Eigenlob stinkt. Diesen Ausspruch kennt bestimmt jede, jeder, die meisten oder wenigstens sehr viele. Sich selbst loben wird nicht sonderlich hoch angesehen von der Umwelt, zu sehr steht es im Verdacht eine Handlung in der eigenen Einschätzung zu überhöhen, glänzen zu wollen damit andere im Schatten verblassen.

Wenn das Licht von anderen auf eine besondere Leistung oder Handlung geworfen wird, ist das aber total okay. Und wir dürfen damit hausieren gehen: Ich habe einen Preis gewonnen und bin stolz drauf – gibt extra-viele Likes!

Was auch immer gut kommt: Anekdoten und Fehler von anderen, wobei Fehler, die ein scheinbares Unvermögen aufdecken, häufig mehr Aufmerksamkeit bringen. Auch wenn wir unsere eigenen Fehler und Unzulänglichkeiten zur Schau stellen, kommt das in der Regel menschlich rüber, wirkt sympathisch. Hauptsache irgendwas mit (Selbst-)Ironie, damit nicht zu deutlich heraussticht, dass wir uns und unser Handeln sehr wohl wichtig und richtig finden.

In den letzten Tagen habe ich einige bemerkenswerte Beispiele entdeckt, die anders sind. Deshalb sind sie mir wohl überhaupt erst aufgefallen. Zum Beispiel hat der Berliner Autor Uli Hannemann, der sich gern hinter Satire versteckt, in seinem aktuellen Blogartikel darüber geschrieben, wie er Menschen aus der Ukraine ein Obdach bietet und berichtet darüber, wie das für ihn ist. Ganz unverstellt. Ein paar Tage vorher ist mir auf Instagram der Post der Leipziger Liedermacherin Nadine Maria Schmidt aufgefallen, die aus ihrem Alltag erzählt: Als sie an der Supermarkt-Kasse die quengelnden Menschen hinter ihr, die sich beschwerten, dass es nicht schnell genug ginge, mit den Worten: „Wir Menschen sind keine Maschinen und das ist auch gut so.“ besänftigen konnte. Vor allem beschreibend, ohne etwas in die ein oder andere Richtung werten zu wollen und doch steckt das Wissen dahinter, dass das eigentlich ziemlich cool ist.
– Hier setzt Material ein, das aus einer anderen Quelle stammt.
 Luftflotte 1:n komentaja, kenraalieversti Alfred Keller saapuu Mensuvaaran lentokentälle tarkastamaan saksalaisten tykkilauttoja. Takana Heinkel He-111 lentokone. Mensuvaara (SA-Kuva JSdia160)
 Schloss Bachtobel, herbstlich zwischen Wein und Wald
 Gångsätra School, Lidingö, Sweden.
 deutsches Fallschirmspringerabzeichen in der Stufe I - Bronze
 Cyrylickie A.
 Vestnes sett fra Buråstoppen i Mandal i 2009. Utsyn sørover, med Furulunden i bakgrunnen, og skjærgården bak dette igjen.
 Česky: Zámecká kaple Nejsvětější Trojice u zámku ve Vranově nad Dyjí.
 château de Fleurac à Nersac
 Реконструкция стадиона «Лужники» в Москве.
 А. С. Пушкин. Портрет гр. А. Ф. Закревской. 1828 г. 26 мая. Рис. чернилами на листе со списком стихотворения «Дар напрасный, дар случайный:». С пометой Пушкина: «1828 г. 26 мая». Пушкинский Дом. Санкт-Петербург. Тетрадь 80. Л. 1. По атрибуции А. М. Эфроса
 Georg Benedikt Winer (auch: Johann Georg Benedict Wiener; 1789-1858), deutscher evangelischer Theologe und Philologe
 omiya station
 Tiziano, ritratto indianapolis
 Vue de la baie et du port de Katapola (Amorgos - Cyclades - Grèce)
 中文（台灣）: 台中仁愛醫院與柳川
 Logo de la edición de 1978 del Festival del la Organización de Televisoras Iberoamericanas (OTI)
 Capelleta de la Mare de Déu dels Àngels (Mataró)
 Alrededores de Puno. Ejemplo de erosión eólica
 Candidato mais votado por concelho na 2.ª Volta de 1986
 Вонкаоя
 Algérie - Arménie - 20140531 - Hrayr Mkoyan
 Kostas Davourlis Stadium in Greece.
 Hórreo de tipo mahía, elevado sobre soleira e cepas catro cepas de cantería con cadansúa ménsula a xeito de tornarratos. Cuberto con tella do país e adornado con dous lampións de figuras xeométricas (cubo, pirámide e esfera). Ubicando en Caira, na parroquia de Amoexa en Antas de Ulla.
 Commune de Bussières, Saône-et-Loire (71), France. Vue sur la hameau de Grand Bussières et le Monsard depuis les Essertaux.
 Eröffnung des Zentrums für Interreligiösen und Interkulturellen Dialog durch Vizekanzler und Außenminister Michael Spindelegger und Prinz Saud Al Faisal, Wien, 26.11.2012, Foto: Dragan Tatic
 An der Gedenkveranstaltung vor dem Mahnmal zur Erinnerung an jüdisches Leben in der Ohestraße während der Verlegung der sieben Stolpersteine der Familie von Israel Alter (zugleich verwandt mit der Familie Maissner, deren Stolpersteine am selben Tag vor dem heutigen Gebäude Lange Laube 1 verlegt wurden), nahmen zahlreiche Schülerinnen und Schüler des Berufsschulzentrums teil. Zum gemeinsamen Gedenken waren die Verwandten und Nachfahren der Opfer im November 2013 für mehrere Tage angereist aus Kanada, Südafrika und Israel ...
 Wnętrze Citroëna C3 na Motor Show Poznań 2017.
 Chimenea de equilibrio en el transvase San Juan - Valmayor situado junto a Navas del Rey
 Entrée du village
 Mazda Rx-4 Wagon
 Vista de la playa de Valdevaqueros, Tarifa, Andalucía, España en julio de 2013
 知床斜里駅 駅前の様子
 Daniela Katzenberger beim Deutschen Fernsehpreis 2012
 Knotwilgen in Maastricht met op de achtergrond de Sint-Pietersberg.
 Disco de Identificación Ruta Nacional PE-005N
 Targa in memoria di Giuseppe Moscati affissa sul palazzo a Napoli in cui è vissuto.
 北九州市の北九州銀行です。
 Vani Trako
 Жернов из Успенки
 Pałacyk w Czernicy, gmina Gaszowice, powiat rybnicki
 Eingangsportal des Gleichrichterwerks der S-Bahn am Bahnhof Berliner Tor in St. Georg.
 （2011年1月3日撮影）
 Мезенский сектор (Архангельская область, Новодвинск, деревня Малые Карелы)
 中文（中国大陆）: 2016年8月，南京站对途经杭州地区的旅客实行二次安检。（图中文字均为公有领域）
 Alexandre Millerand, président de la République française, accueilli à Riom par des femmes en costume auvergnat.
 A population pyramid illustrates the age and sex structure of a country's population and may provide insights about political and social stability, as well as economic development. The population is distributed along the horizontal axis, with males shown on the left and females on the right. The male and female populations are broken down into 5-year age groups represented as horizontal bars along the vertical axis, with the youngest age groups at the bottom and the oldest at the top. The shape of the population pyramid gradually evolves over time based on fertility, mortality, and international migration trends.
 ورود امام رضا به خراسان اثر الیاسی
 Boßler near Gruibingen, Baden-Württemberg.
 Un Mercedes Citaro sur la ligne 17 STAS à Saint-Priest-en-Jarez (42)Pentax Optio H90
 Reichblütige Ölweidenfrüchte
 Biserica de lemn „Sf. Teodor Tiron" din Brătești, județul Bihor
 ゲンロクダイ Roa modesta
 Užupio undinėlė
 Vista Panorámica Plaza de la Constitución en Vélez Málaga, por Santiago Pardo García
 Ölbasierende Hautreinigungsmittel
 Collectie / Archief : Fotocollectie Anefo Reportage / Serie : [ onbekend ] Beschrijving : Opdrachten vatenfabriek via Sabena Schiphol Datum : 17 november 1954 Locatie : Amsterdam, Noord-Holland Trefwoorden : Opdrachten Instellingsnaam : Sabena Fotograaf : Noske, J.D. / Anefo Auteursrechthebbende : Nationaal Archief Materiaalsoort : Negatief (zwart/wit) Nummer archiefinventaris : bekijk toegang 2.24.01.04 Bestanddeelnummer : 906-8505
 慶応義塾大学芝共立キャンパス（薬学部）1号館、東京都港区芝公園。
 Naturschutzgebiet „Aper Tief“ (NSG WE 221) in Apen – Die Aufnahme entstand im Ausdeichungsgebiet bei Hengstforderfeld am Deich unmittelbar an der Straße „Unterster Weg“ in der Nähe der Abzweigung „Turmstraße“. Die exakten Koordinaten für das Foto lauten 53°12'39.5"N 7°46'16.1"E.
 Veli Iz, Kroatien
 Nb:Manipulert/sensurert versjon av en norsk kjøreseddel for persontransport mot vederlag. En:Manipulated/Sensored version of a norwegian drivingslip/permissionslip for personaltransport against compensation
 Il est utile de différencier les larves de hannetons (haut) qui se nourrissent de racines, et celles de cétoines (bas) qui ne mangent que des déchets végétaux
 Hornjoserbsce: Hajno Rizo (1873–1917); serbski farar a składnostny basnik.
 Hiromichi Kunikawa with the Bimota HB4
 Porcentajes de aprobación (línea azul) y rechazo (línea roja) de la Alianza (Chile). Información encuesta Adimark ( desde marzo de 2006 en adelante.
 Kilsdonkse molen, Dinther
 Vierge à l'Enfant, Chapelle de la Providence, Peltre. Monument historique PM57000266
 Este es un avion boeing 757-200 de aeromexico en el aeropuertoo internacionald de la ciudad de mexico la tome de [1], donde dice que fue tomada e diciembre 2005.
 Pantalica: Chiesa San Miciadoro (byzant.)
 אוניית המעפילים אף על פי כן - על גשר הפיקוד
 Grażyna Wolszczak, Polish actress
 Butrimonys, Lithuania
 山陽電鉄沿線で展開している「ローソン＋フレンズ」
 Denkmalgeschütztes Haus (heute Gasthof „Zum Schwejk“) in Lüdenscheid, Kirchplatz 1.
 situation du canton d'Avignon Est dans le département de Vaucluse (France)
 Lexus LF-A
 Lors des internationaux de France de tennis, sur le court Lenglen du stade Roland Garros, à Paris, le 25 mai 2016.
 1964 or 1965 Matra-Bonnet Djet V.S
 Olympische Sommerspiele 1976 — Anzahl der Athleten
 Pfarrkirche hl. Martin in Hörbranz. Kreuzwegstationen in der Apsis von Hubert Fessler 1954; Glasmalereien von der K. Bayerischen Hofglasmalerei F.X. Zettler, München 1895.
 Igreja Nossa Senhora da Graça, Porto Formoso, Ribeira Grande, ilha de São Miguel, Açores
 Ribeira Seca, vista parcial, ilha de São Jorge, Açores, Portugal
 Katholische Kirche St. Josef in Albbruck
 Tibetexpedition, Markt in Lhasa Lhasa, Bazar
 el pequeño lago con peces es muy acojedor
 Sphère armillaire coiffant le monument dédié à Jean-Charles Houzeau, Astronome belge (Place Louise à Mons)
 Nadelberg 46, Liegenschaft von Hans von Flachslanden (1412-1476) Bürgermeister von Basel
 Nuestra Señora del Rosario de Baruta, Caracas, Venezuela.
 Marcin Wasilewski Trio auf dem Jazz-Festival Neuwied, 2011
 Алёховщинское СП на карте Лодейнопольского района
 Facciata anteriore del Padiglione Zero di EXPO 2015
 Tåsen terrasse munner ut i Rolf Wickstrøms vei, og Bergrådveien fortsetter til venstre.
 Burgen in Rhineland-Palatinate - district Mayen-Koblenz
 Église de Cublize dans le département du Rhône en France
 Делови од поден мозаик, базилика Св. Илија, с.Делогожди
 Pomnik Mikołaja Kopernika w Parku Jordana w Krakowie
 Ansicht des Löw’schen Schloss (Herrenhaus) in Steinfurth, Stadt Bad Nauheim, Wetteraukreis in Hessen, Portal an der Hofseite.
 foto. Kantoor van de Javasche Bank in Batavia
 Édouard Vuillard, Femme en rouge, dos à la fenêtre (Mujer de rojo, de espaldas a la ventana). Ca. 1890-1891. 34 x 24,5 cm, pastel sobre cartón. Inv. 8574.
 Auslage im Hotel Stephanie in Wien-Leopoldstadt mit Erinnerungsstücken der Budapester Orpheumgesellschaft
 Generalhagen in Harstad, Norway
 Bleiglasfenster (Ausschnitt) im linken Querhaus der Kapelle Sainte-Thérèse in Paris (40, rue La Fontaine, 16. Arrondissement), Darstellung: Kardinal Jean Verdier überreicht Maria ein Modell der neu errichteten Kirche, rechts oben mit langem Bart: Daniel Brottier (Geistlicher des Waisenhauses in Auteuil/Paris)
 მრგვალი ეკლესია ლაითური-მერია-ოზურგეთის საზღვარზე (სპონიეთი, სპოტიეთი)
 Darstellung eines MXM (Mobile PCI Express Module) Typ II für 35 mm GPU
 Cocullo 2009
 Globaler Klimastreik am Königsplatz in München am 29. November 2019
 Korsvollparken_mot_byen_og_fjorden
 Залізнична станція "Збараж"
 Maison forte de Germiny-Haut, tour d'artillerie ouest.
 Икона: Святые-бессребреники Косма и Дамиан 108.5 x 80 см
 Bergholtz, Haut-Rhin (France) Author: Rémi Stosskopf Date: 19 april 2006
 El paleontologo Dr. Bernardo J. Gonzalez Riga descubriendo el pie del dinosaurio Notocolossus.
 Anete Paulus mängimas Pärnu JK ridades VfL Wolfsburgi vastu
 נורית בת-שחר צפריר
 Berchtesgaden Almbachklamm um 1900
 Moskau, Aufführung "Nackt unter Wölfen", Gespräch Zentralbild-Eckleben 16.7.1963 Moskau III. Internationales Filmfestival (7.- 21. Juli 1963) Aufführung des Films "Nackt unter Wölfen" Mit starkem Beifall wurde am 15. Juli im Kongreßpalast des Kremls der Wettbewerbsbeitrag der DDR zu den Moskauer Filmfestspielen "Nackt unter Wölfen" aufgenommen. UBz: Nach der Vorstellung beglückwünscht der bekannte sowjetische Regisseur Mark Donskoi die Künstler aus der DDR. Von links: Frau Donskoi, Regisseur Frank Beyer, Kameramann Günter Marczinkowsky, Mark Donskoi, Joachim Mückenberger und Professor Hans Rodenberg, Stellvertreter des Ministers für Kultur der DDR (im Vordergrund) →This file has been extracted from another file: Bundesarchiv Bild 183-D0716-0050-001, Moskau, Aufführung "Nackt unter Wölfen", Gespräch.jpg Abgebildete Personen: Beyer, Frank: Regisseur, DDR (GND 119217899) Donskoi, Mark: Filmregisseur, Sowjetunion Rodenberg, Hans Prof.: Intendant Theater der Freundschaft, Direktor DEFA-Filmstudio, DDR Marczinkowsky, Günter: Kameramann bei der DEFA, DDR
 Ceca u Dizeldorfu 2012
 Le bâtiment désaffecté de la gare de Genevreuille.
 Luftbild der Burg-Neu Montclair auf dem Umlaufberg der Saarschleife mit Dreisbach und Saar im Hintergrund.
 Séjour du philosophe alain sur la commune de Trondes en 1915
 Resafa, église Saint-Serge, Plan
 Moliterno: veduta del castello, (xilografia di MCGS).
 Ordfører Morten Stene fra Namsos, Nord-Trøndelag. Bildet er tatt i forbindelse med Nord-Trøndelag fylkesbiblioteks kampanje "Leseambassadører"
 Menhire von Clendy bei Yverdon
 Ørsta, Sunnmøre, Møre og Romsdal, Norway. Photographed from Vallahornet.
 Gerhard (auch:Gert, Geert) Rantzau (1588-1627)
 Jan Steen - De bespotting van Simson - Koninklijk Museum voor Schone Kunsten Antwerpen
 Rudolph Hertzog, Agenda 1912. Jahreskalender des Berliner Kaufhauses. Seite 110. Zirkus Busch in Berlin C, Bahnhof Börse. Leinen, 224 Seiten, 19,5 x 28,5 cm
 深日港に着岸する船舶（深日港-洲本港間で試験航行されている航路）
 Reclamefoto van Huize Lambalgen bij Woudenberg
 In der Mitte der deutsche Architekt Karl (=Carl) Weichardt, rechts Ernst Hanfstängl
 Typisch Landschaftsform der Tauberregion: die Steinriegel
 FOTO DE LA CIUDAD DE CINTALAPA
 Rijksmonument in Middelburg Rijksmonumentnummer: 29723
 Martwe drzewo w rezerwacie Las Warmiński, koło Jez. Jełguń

Ich denke, genau so soll das doch sein! Ich habe manchmal den Eindruck, dass wir vor lauter Gemecker, Panik, Sorgen und der Erwartung, das andere es richten sollten, weil wir eh nicht viel ausrichten können… das Gute vergessen, das in uns steckt und wie wir selbst dazu beitragen können, die Welt ein kleines Stück besser zu machen.

Ich habe mich letztens auch dabei ertappt, dass ich mich nicht versteckt habe, als ich vom Gehsteig vor unserem Haus den Müll weggeräumt habe. Es war nicht das erste Mal, das vor unserem sanierungsbedürftigen Haus, ein Ablageplatz für Reste aufgemacht wurde. Meistens ducke ich mich bei solchen Aktionen, weil es was spießiges hat und es ja nicht mein eigener Müll ist… Aber irgendwie dachte ich, kann ich doch stolz drauf sein, dass mir mein Wohnumfeld nicht am Arsch vorgeht und habe mit gerader Haltung (bis auf den gebückten Rücken beim Aufheben) die Plastiksachen weggeräumt. Sollen das doch alle sehen! Und vielleicht mitmachen, nachmachen… Ein neuer Trend, der nicht Frust und Wut zelebriert, sondern einen Gemeinschaftsgedanken, den wir gestalten mit unserem Handeln.

Zum Dazulernen ist mensch ja zum Glück nie zu alt und mit einem anderen Beispiel voranzugehen.